November 10, 2014 by Elisabeth Grace Foley 11 Comments

A few months ago, while preparing for the launch of my own little fairytale retelling, I stumbled across the news of an upcoming movie blogathon on fairytales in film. It seemed like a wonderful opportunity to revisit and spruce up my review of one of my favorite movies, which also happens to be a Cinderella retelling, 1939’s First Love. So here it is, as my entry for the Fairytale Blogathon hosted by Movies, Silently.

As the film opens, orphaned Connie Harding (Deanna Durbin) has finished boarding school and is sent to live with her wealthy relatives, the Clintons, in New York City. She quickly falls into the position of a typical poor relation—often overlooked, fetching and carrying, and generally living in the shadow of her pretty but spoiled cousin Barbara (Helen Parrish), society belle and the darling of magazine photographers. Her scatterbrained, astrology-obsessed aunt (Leatrice Joy) and supremely lazy cousin Walter (Lewis Howard) aren’t much help either. Uncle Jim (Eugene Pallette), a man of few words, is only visible ducking between his workplace and his study when the coast is clear, seemingly making it his object in life to spend as little time in his family’s company as possible—and it’s hard to blame him. But Connie quickly endears herself to the household staff (Charles Coleman, Mary Treen and Lucille Ward), who become her firm friends and allies.

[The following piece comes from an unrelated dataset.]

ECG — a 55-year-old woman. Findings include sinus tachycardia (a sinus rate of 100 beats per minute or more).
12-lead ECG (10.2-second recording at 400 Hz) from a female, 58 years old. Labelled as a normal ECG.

Prince Charming enters the picture in the form of Ted Drake (Robert Stack, in his film debut), an eligible young man whose attention Barbara is bent on monopolizing. After an awkwardly comic first meeting on the grounds of a country club while employed as her scheming cousin’s go-between, Connie is smitten too, and sets her heart on attending a ball hosted by Ted’s parents. Barbara, by no means welcoming competition, does everything possible to prevent her from getting there, but Connie’s friends the servants pitch in to see that she has a suitable dress, and conspire with the cook’s policeman brother (Frank Jenks) to keep the rest of her relatives from getting to the ball before midnight so she’ll have a little time to enjoy herself. (One of my favorite lines in the film comes here from Coleman, the perennial movie butler: “You will have an escort of six white bikes, miss!”) Though the ball proves to be a dream come true, the stroke of midnight of course heralds disaster…and it’s up to Connie’s old schoolteacher and friend, the grim-faced Miss Wiggins (Kathleen Howard) to play fairy godmother and try to mend the situation with the help of a silver slipper.

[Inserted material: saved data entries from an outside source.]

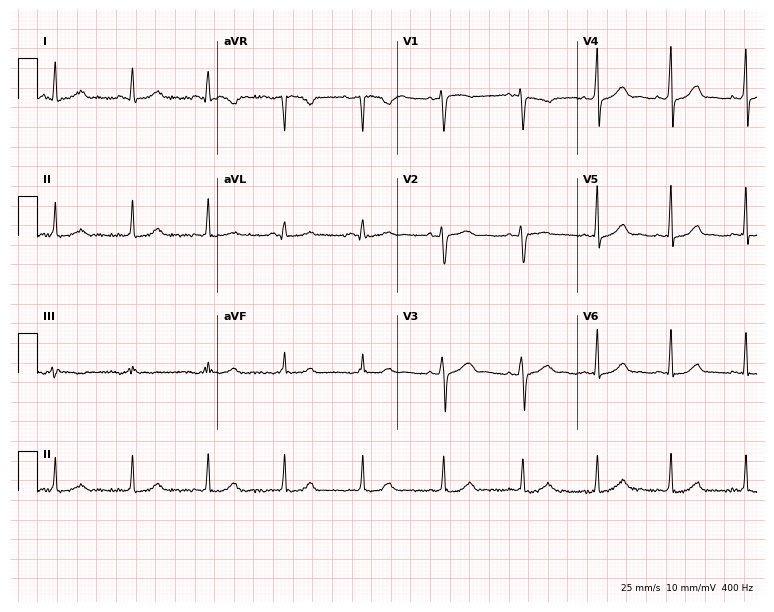
12-lead ECG from a 35-year-old woman (7.3-second recording at 400 Hz). Recorded interpretation: within normal limits.
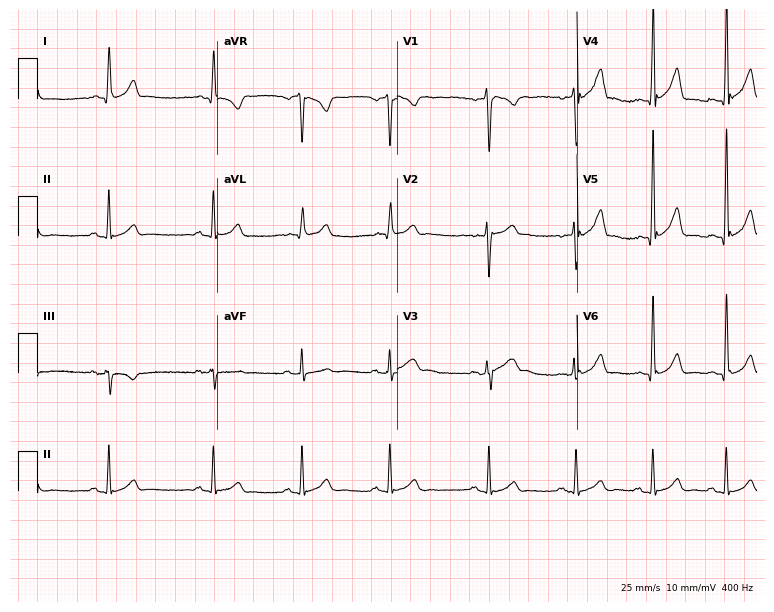
Standard 12-lead ECG recorded from a man, 21 years old (7.3-second recording at 400 Hz). Read as a normal ECG.
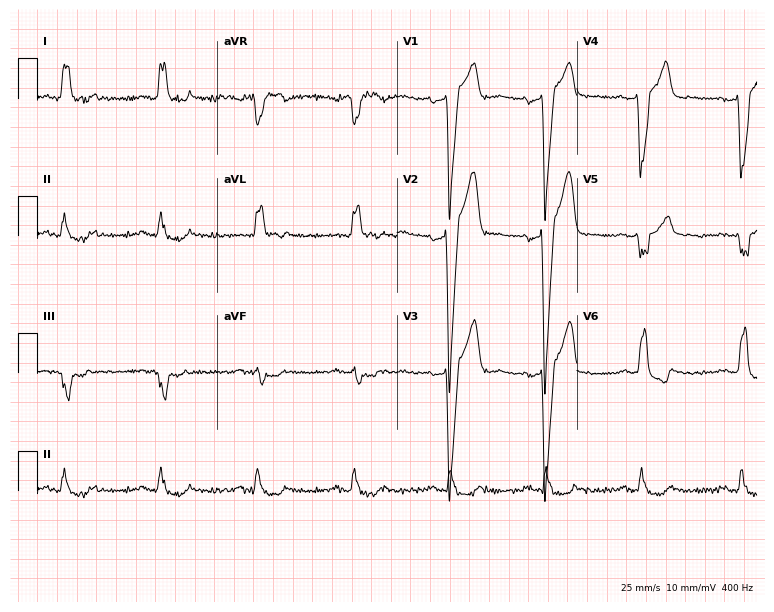
12-lead ECG from a male patient, 49 years old (7.3-second recording at 400 Hz). Shows left bundle branch block (LBBB).

First Love seems to be a relatively obscure movie today, even among classic film fans. At the time of its release it was a big affair, for Deanna Durbin was Universal’s wildly popular singing star, and a flutter of publicity whirled around the movie because it contained her first screen kiss. Perhaps the rather generic and unimpressive title has something to do with its slipping from view—one source says it was originally supposed to be called Cinderella 1939, which would at least have been a bit more descriptive of the story! But it’s such a clever, charming adaptation of the Cinderella story, I still wonder that it’s not better known. The script is sprightly and humorous, filled with amusing scenes—the frustrated Clintons delayed by the laid-back policeman on their way to the ball; Barbara and her so-called friend (June Storey) sweetly trading barbs about each other’s clothes and dispositions; and the hilarious climactic scene where Pallette’s Uncle Jim finally blows his top and lets his family have it.

The whole cast is good, but I was particularly impressed by Helen Parrish as the spoiled Barbara—I’d seen her before playing such sweet, naïve characters, her performance here seemed that much better! She played the “mean girl” to Deanna Durbin’s heroine in a couple of films, but off-screen they were good friends; Parrish was a bridesmaid at Durbin’s first wedding. They eventually got to play sisters in Three Smart Girls Grow Up, the sequel to Deanna Durbin’s first film.

Though the setting is contemporary 1930s all the way, there are a couple little touches that remind us of the fairytale background. A moment where Connie’s reflection in the mirror unexpectedly answers her back might be magic…and then it might just be her imagination. And a lovely special-effects moment comes when Connie and Ted are dancing at the ball, as the other dancers momentarily fade away to leave them waltzing alone to the dreamy strains of a melody from Johann Strauss’ “Roses From the South,” one of my very favorite waltzes. As in any Durbin film, there’s some wonderful music—a spirited rendition of “Amapola,” a medley of Strauss waltzes for the ball scene, and finally, Puccini’s “Un bel di” (sung in English), in a wonderfully out-of-context performance that suits its new usage beautifully.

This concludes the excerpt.